The Morgridge Family Foundation also supports community colleges in Florida and Wisconsin, viewing these investments as both educational and poverty-fighting measures. Carrie Morgridge believes that four-year colleges and universities can learn much from well-run community colleges … “Higher education is going to have to have this huge makeover to catch up with what good community colleges are doing now,” she says. “Community colleges are a powerful tool. We’ve found they are hungry to be relevant in the communities they serve.”

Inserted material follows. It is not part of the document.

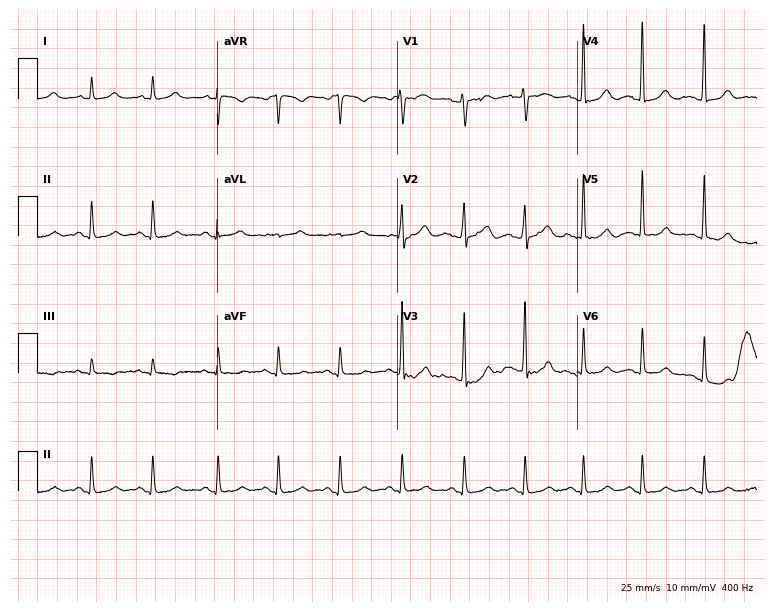
12-lead ECG from a female, 50 years old (7.3-second recording at 400 Hz). Recorded interpretation: within normal limits.

COMMENT: At what point does a hunger to be useful to the community lead an institution to become something other than what it was meant to be … and become what business wants it to be?

Community Colleges - Across the country

“Employers are integral to career tech programs” - Education Week- March 24, 2015[xiii]

Three years ago, budding efforts to bridge the gap between business and education struggled. A close look at the language in this article reveals how these so-called “partnerships” with education look more and more like a desire, from the business community, to control the agenda. 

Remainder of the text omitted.